Well, following the recent Supreme Court decision, that’s the cry I keep seeing from the left side of my Facebook and Twitter feeds. As I understand it the Court found that it was unconstitutional to place limits on individuals when they contribute fund to political action groups and committees and the like. I am not terribly upset by the decision.  Of course there are great many others who are, however I am not swayed by their arguments.

On hand they seems to be saying that money buys politicians. Of course I think what they mean is that money buys the other dies’ politicians. I doubt that there is any level of campaign contribution that would induce Diane Feinstein to become pro-gun, for Elizabeth Warren to go lax on big finance.  There is  a tendency, which I try not to share, to believe that the politicians you support are good and virtuous people and those you oppose are corrupt scamps selling out their country, Virtue and vice exist across the spectrum.

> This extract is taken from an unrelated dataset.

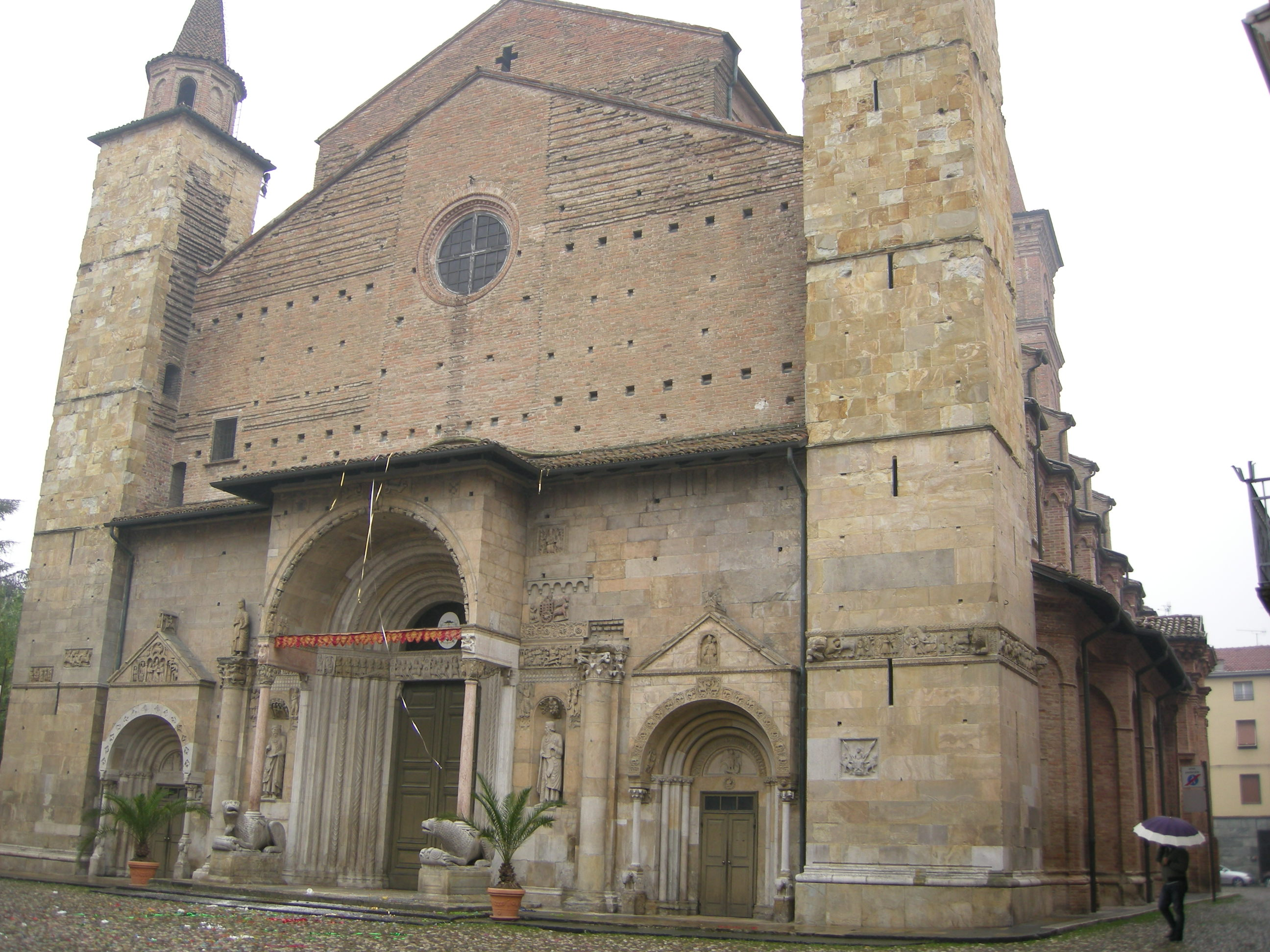 Duomo di fidenza, esterno

A more substantial argument is that with massive amounts of money, an interest group can get ‘their man’ into office to bent the process to their will. On one level this is true, but it is equally true when you raise money for liberals or conservatives, you are using your money to influence the election to bring about the result you desire. The question seems to be is big money an overwhelming factor and determining who wins an election?

Well that depends on the election. Local city races, state reps, here where fewer people are engaged, the news is far less interested, money can be a big factor, but as the races get more national money is important for getting the message out it is far from determinative in respect as to who winds.

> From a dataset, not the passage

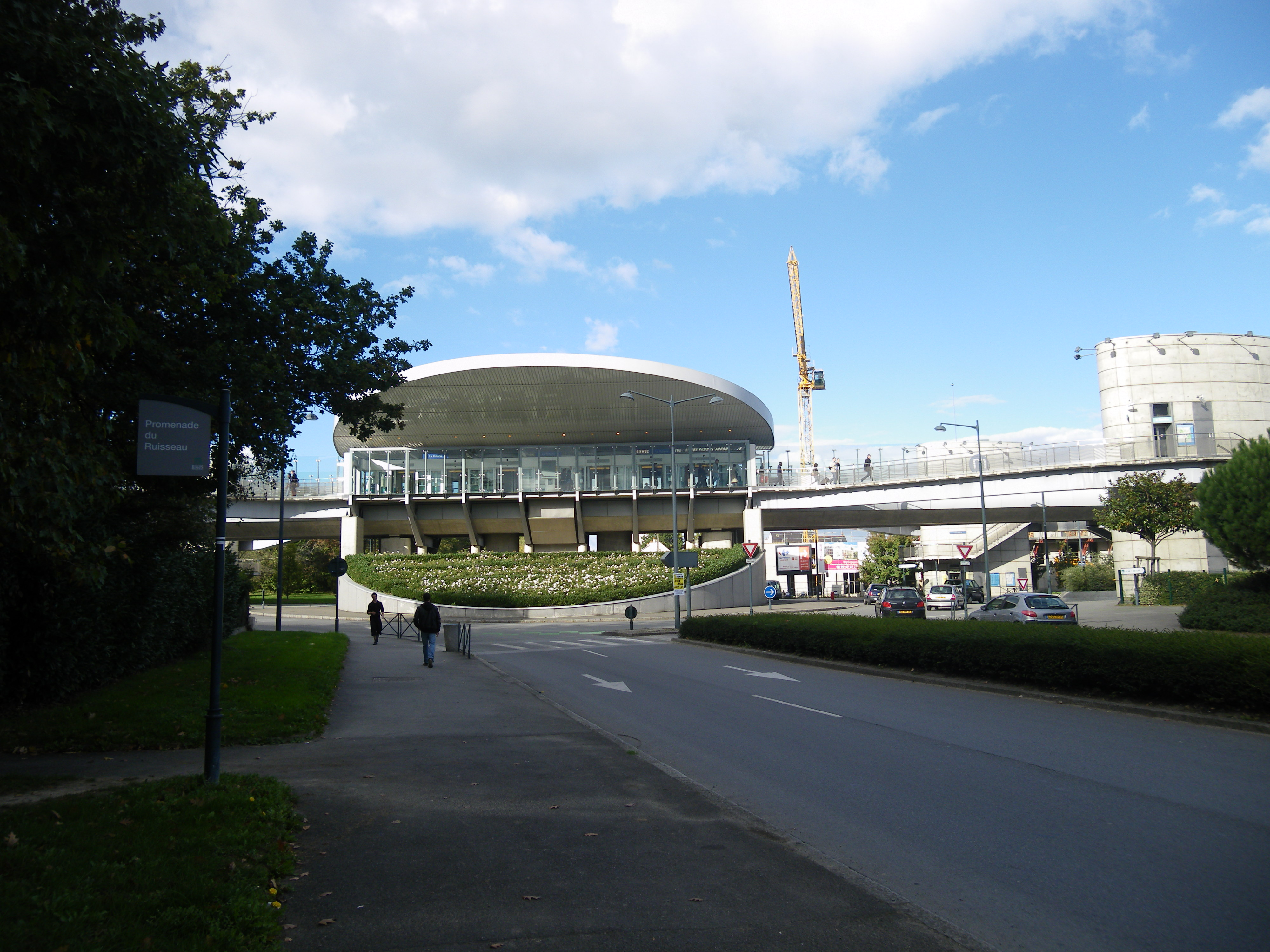 la station de metro poterie

In 2012 Obama spent 683 million to Romney’s 433 million, so you might think Obama bought the election, but that just the candidate’s spending. The national parties also took part; Democratic spending was 292 million and the Republicans spent 386 million.  Outside group also threw money at the presidential race (these figure are just for the presidential contest, not the whole election cycle.) Liberal interests groups spent 131 mill massive outspent by conservative who threw 418 million trying to get their man into office and failed.

I believe that as long as the money flow is transparent, particularly in this age of information, it is far less corrupting than it used to be. This court decision isn’t costing me any sleep, but here’s some advice for those on the left.

You want more out of government? You want to see the obstruction stop? Four words are key, but I suspect the challenge will be to great for your team.

Get. Out. The. Vote.

Too often your team only fields a full force during Presidential elections, while on the right that have managed to energize and motivate their base to show up. And before you gripe that they do it with lies and distortions and slanderous personal attack, that does not matter. They get the warm bodies to the polls in off year elections. You gave them 2010, a redistricting year,  and you’ll feel that sting until 2020 and perhaps beyond.